Minimal working code
import matplotlib.pyplot as plt
import pandas as pd
import numpy as np
colors = ['r','g','b','y']
markers = ['o', '^', 's', 'P']
df = pd.DataFrame()
df["index"] = list(range(100))
df["data"] = np.random.randint(100, size=100)
df["group"] = np.random.randint(4, size=100)
df["color"] = df.apply(lambda x: colors[x["group"]], axis=1)
df["marker"] = df.apply(lambda x: markers[x["group"]], axis=1)
plt.scatter(x=df["index"], y=df["data"], c=df["color"])
# What I thought would have worked
# plt.scatter(x=df["index"], y=df["data"], c=df["color"], marker=df["marker"])
plt.show()
What I want
I want the groups to have different marker styles as well.
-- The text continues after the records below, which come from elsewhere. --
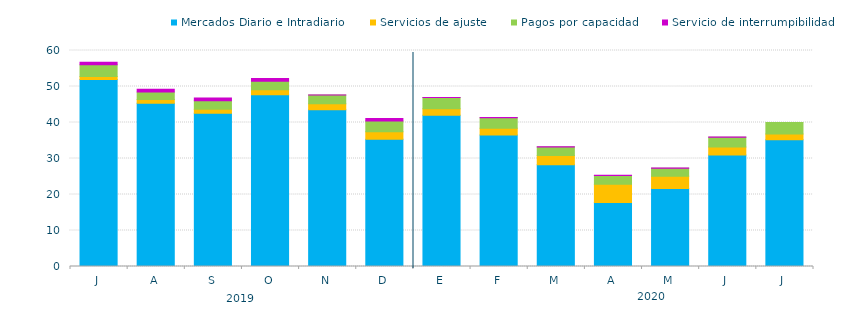
| Category | Mercados Diario e Intradiario  | Servicios de ajuste | Pagos por capacidad | Servicio de interrumpibilidad |
|---|---|---|---|---|
| J | 51.96 | 0.81 | 3.25 | 0.69 |
| A | 45.37 | 1.02 | 2.1 | 0.73 |
| S | 42.58 | 1.08 | 2.38 | 0.78 |
| O | 47.72 | 1.4 | 2.34 | 0.77 |
| N | 43.57 | 1.64 | 2.44 | 0.02 |
| D | 35.33 | 2.07 | 3 | 0.74 |
| E | 42.04 | 1.79 | 3.11 | 0.03 |
| F | 36.51 | 1.87 | 2.97 | 0.04 |
| M | 28.27 | 2.56 | 2.39 | 0.03 |
| A | 17.8 | 5.06 | 2.43 | 0.04 |
| M | 21.68 | 3.37 | 2.24 | 0.04 |
| J | 30.96 | 2.21 | 2.76 | 0.04 |
| J | 35.19 | 1.59 | 3.25 | 0 |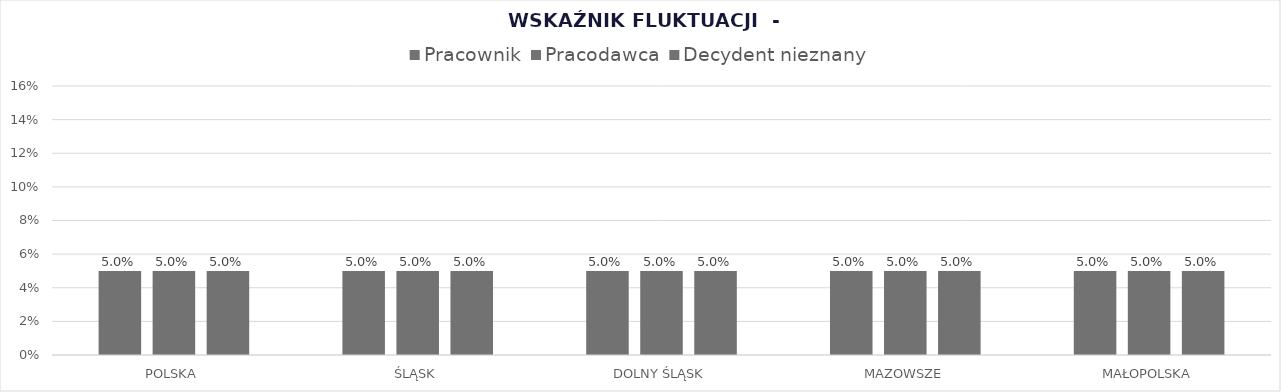
| Category | Pracownik | Pracodawca | Decydent nieznany |
|---|---|---|---|
| POLSKA | 0.05 | 0.05 | 0.05 |
| ŚLĄSK | 0.05 | 0.05 | 0.05 |
| DOLNY ŚLĄSK | 0.05 | 0.05 | 0.05 |
| MAZOWSZE | 0.05 | 0.05 | 0.05 |
| MAŁOPOLSKA | 0.05 | 0.05 | 0.05 |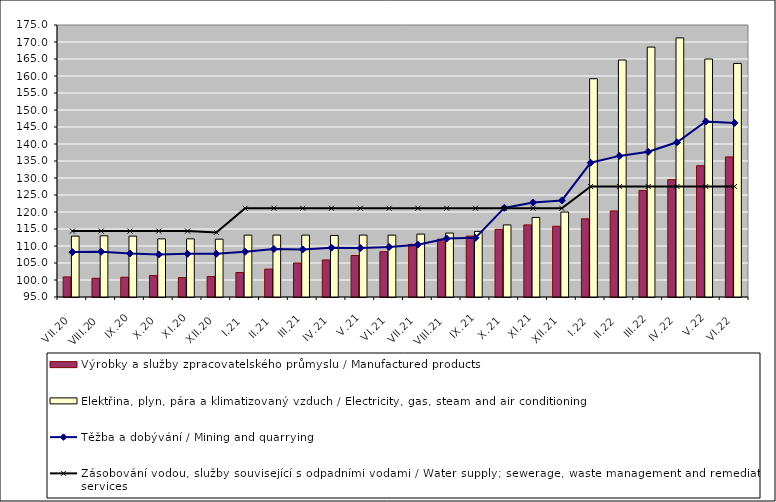
| Category | Výrobky a služby zpracovatelského průmyslu / Manufactured products | Elektřina, plyn, pára a klimatizovaný vzduch / Electricity, gas, steam and air conditioning |
|---|---|---|
| VII.20 | 100.9 | 112.9 |
| VIII.20 | 100.5 | 113 |
| IX.20 | 100.8 | 112.9 |
| X.20 | 101.3 | 112.1 |
| XI.20 | 100.7 | 112.1 |
| XII.20 | 101 | 112 |
| I.21 | 102.2 | 113.2 |
| II.21 | 103.2 | 113.2 |
| III.21 | 105 | 113.2 |
| IV.21 | 105.9 | 113.1 |
| V.21 | 107.2 | 113.2 |
| VI.21 | 108.3 | 113.2 |
| VII.21 | 110.5 | 113.5 |
| VIII.21 | 112 | 113.8 |
| IX.21 | 112.9 | 114.3 |
| X.21 | 114.9 | 116.2 |
| XI.21 | 116.2 | 118.4 |
| XII.21 | 115.8 | 120 |
| I.22 | 118 | 159.2 |
| II.22 | 120.3 | 164.7 |
| III.22 | 126.3 | 168.5 |
| IV.22 | 129.5 | 171.2 |
| V.22 | 133.6 | 165 |
| VI.22 | 136.2 | 163.7 |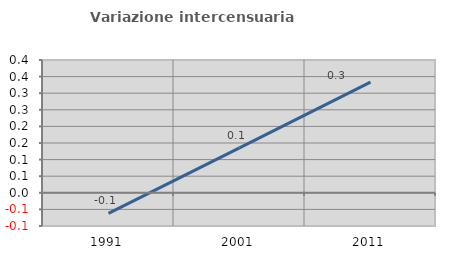
| Category | Variazione intercensuaria annua |
|---|---|
| 1991.0 | -0.062 |
| 2001.0 | 0.136 |
| 2011.0 | 0.333 |

For example the red entries will have marker "o" (big dot), green entries with marker "^" (upward triangle) and so on.
What I tried
I thought
plt.scatter(x=df["index"], y=df["data"], c=df["color"], marker=df["marker"])
would have worked but nope...
TypeError: 'Series' objects are mutable, thus they cannot be hashed
I can for
loop over the DataFrame and group the entries by their group
. Then plot them with the marker
argument set with the list defined (like plt.scatter(..., marker=markers[group])
. That would result in 4 plt.scatter(...)
as there are 4 groups in total. But that is ugly IMO to loop through a DataFrame row by row and I strongly believe there is a better way.
Thanks in advance!